Sepsis frequently results in acute kidney injury, prolonging hospital stay and increasing mortality risk. Incidence estimates range from 35–50% in sepsis and rise to 50–70% in intensive care. Early prediction remains difficult because current approaches rely on blood and urine tests that can be costly, variable and not always available in time for intervention. Pneumonia is the most common source of sepsis, and chest imaging may capture disease activity relevant to systemic deterioration. A multicentre retrospective investigation developed a multimodal deep learning framework that integrates chest CT features from the lung, epicardial adipose tissue and subcutaneous adipose tissue at the T4 level with clinical and laboratory data to predict the occurrence of pneumonia sepsis-associated acute kidney injury (pSA-AKI) and its timing.
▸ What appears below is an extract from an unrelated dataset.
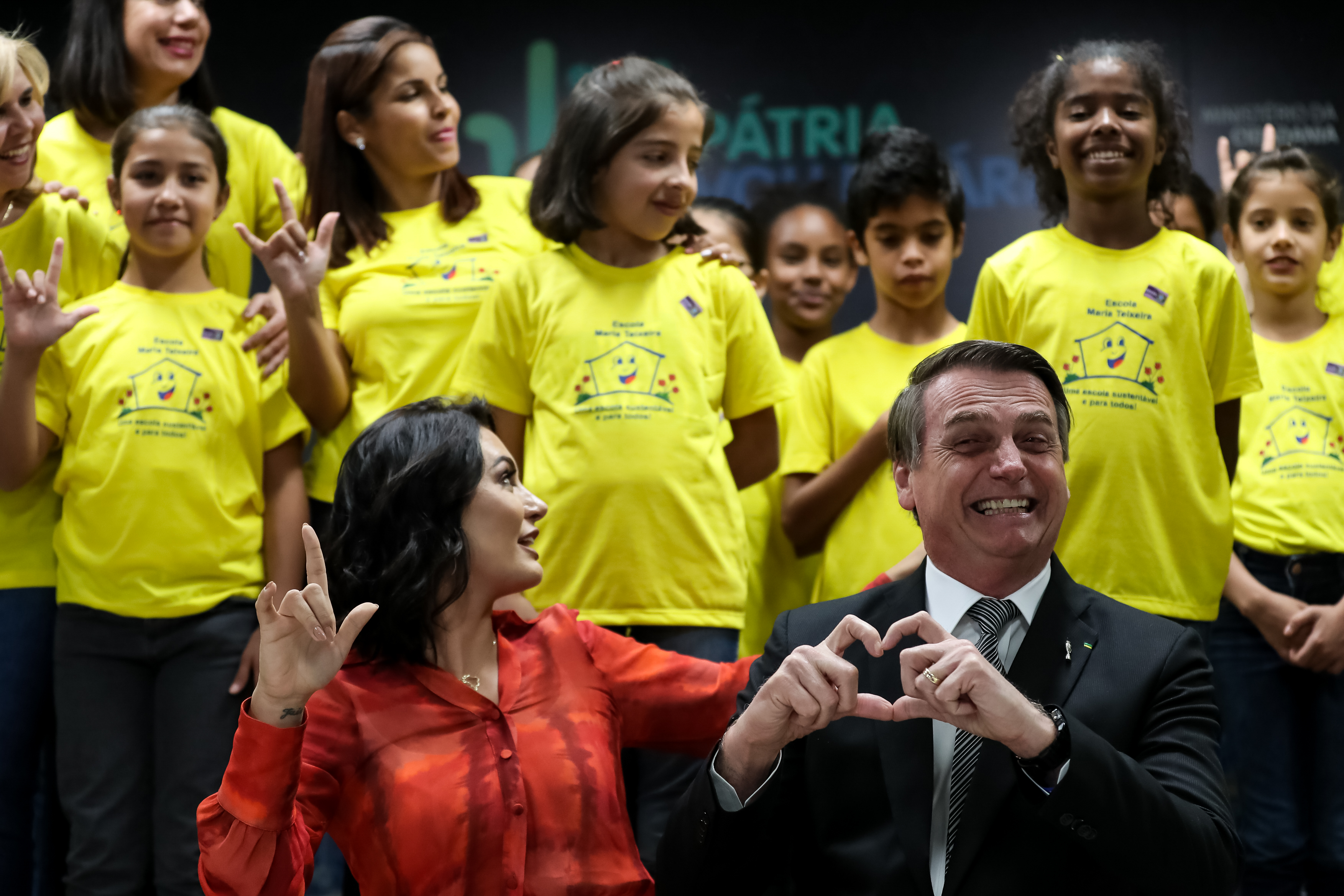 (Brasília - DF, 09/07/2019) Presidente da República Jair Bolsonaro e Senhora Michelle Bolsonaro, posam para foto com os alunos. Foto: Marcos Corrêa/PR

Two-Stage Model Integrating Lung and Adipose CT
The framework, termed Multimodal Cross-Attention Network (MCA-Net), was designed to fuse region-specific CT features across anatomically distinct compartments implicated in systemic inflammation. The dataset comprised 399 patients with pneumonia-associated sepsis admitted between January 2020 and July 2024 at two tertiary centres. Inclusion required non-contrast chest CT and laboratory testing on the admission day with pneumonia as the primary infection and sepsis meeting Sepsis-3 criteria. Patients with chronic kidney disease, pre-sepsis AKI, dialysis history, kidney transplantation or more than 5% missing data were excluded. AKI was defined by KDIGO criteria. Temporal categorisation followed Acute Disease Quality Initiative guidance, distinguishing early events within 48 hours of sepsis diagnosis and late events from 48 hours to 7 days.
CT acquisition used a standardised protocol. Lung and T4 vertebral landmarks were segmented with TotalSegmentator, then two radiologists manually delineated epicardial and T4-level subcutaneous fat using standard fat attenuation thresholds. In stage one, axial CT slices from lung, epicardial adipose tissue (EAT) and T4-level subcutaneous adipose tissue (T4SAT) were processed with a ResNet-18 encoder to extract region-wise features, then classified with a modified ResNet-101. In stage two, MCA-Net fused region features via a multiscale feature attention module that computed cross-regional similarity, reweighted features with attention and concatenated them for final classification using a deeper ResNet-101 head. Model development used a training and validation split from one centre, with the second centre held out as an external test set to assess generalisability. Performance was measured by accuracy, sensitivity, specificity, F1-score and area under the ROC curve.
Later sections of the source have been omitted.